The following table highlights certain financial information for Teekay LNG's two segments: the Liquefied Gas Segment and the Conventional Tanker Segment (please refer to the "Teekay LNG's Fleet" section of this release below and Appendices C through F for further details).

Three Months Ended
December 31, 2015 December 31, 2014
(unaudited) (unaudited)
(in thousands of U.S. Dollars) Liquefied Gas Segment Conventional Tanker Segment Total Liquefied Gas Segment Conventional Tanker Segment Total
Net voyage revenues(i) 76,717 26,710 103,427 78,173 20,793 98,966
Vessel operating expenses (16,651 ) (7,395 ) (24,046 ) (15,368 ) (8,326 ) (23,694 )
Depreciation and amortization (17,745 ) (5,257 ) (23,002 ) (17,973 ) (5,205 ) (23,178 )
CFVO from consolidated vessels(ii) 59,473 14,841 74,314 62,723 11,326 74,049
CFVO from equity accounted vessels(iii) 46,748 - 46,748 50,947 - 50,947
Total CFVO(ii)(iii) 106,221 14,841 121,062 113,670 11,326 124,996
(i) Net voyage revenues represents voyage revenues less voyage expenses, which comprise all expenses relating to certain voyages, including bunker fuel expenses, port fees, cargo loading and unloading expenses, canal tolls, agency fees and commissions. Net voyage revenues is a non-GAAP financial measure used by certain investors to measure the financial performance of shipping companies. Please see Appendix C for a reconciliation of this non-GAAP measure as used in this release to the most directly comparable GAAP financial measure.
(ii) Cash flow from vessel operations (CFVO) from consolidated vessels represents income from vessel operations before (a) depreciation and amortization expense, (b) amortization of in-process contracts included in voyage revenues, and includes (c) adjustments for direct financing leases to a cash basis, realized gains or losses on the Toledo Spirit derivative contract and the revenue for two Suezmax tankers recognized on a cash basis. CFVO is a non-GAAP financial measure used by certain investors to measure the financial performance of shipping companies. CFVO is not required by GAAP and should not be considered as an alternative to net income, equity income or any other indicator of the Partnership's performance required by GAAP. Please see Appendix E for a reconciliation of CFVO from consolidated vessels (a non-GAAP measure) as used in this release to the most directly comparable GAAP financial measure.
(iii) The Partnership's equity accounted investments for the three months ended December 31, 2015 and 2014 include the Partnership's proportionate share of its equity accounted vessels' CFVO. Please see Appendix F for a description and reconciliation of CFVO from equity accounted vessels (a non-GAAP measure) as used in this release to the most directly comparable GAAP financial measure.

Liquefied Gas Segment

Cash flow from vessel operations from the Partnership's Liquefied Gas segment, excluding equity accounted vessels, was $59.5 million in the fourth quarter of 2015, compared to $62.7 million in the same quarter of the prior year. The decrease was primarily due to the depreciation of the Euro against the U.S. Dollar compared to the same quarter of the prior year, and 20 off-hire days relating to a scheduled drydocking for the Polar Spirit in the fourth quarter of 2015. These decreases were partially offset by the acquisition of the Norgas Napa in November 2014.
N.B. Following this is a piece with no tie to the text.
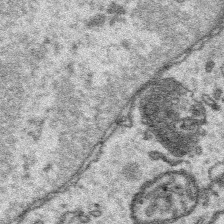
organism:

Cash flow from vessel operations from the Partnership's equity accounted vessels in the Liquefied Gas segment was $46.7 million in the fourth quarter of 2015 compared to $50.9 million in the same quarter of the prior year. The decrease was primarily due to the disputed termination of the charter contract for the Magellan Spirit in March 2015 and the scheduled expiration of the charter contract for the Methane Spirit in mid-March 2015 which were replaced with short-term charter contracts at significantly lower rates. Both the Magellan Spirit and Methane Spirit are owned through the Partnership's 52 percent interest in the joint venture with Marubeni Corporation. The decrease was partially offset by increased cash flows from the Partnership's 50 percent interest in Exmar LPG BVBA, as a result of higher LPG spot rates and the addition to the joint venture of four LPG carrier newbuildings that delivered during 2014 and early 2015, net of the sale of five older LPG carriers during 2014 and late 2015.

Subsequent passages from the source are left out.